- 健康管理!教えて!!2026/01/13 22:07
体内におけるナトリウムとカリウムの働きとは? 細胞内外のイオンバランスを保ち水分調整

栄養学でいうミネラルとは、体内を構成する元素のうち、炭素、酸素、水素、窒素を除く、残りの約5%を占める元素のことです。ミネラルには、人が生きていくうえで必要な様々な機能があります。例えば、カルシウムやリンは骨や歯を形成するなど体の構成成分となります。また、DNAやたんぱく質の合成に関わる酵素の中には、亜鉛と結合することで機能するものがあります。そして、体液の浸透圧(細胞膜を通して液体の移動を起こす圧力)を保つ働きを担っているのが、ナトリウムとカリウムです。
細胞外と細胞内には、それぞれ細胞外液、細胞内液が存在し、細胞外液にはナトリウムイオンが多く、細胞内液にはカリウムイオンが多く含まれています。物質は、基本的に濃度の高い方から低い方へと移動するため、細胞外に多いナトリウムイオンは細胞内へ入ろうとし、逆にカリウムイオンは細胞外に出ようとします。
しかし、この流れに任せたままだと、「細胞外にナトリウムイオン、細胞内にカリウムイオンが多い状態を保つ」というバランスを維持することができなくなります。そのため、正常な細胞では「ナトリウム-カリウムポンプ」を使い、ナトリウムイオンを細胞外へ、カリウムイオンを細胞内へ、エネルギーを利用して輸送を行い、細胞内外のイオンバランスを保っています。
ミネラルの濃度の変化に引き続いて起こるのが、水の浸透です。
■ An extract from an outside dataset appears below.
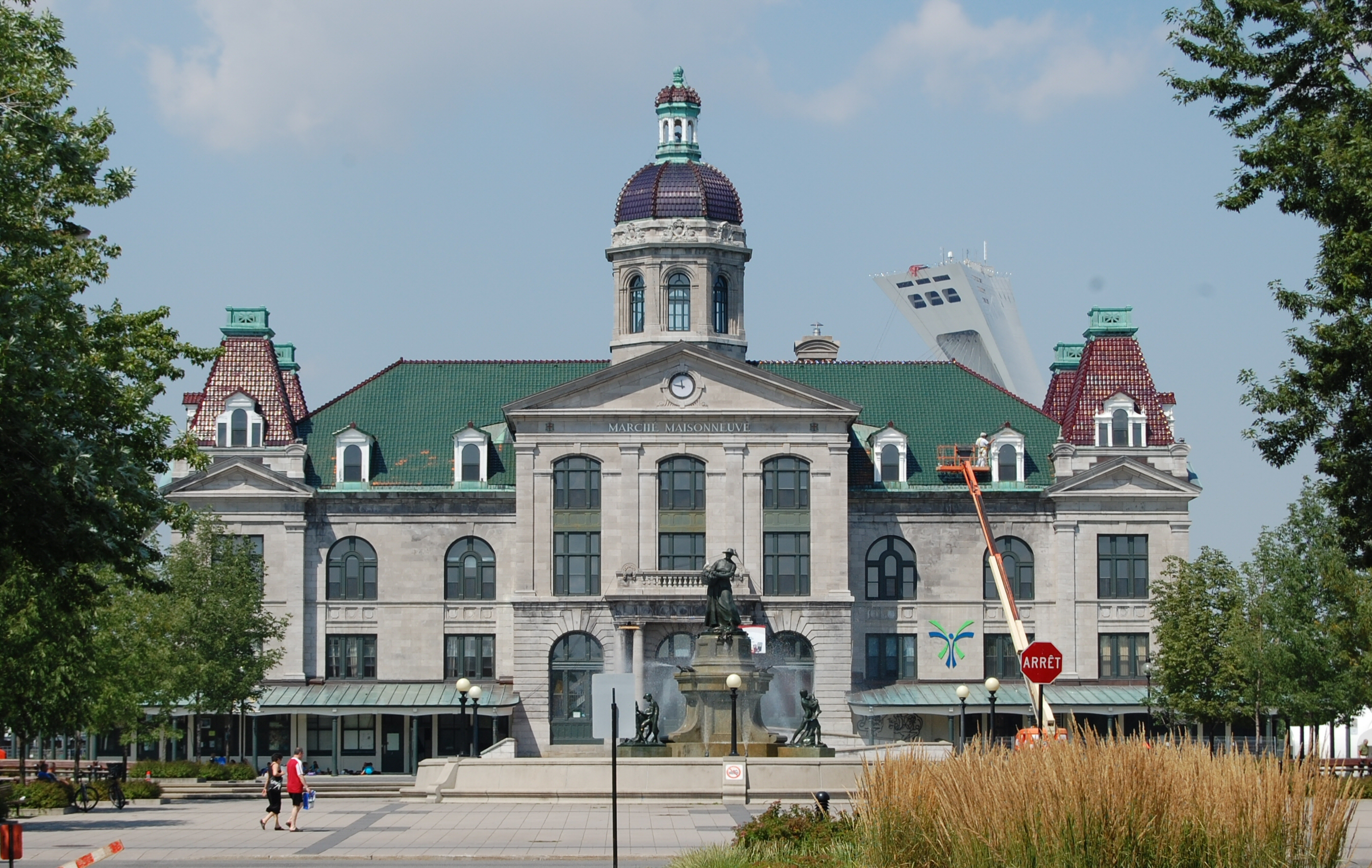 Marché Maisonneuve

例えば、塩辛いものを食べたときには、血液中のナトリウム濃度が上がるため、その濃度を薄めようと、体内の水は細胞内から細胞外(血液中)に自然と移動します。これが、食塩を取りすぎたときに血圧が上がってしまうメカニズムです。このように、体重の約60%を占める水は、ミネラルなどの物質の濃度の変化に応じて細胞内外を行き来しているのです。(監修:健康管理士一般指導員)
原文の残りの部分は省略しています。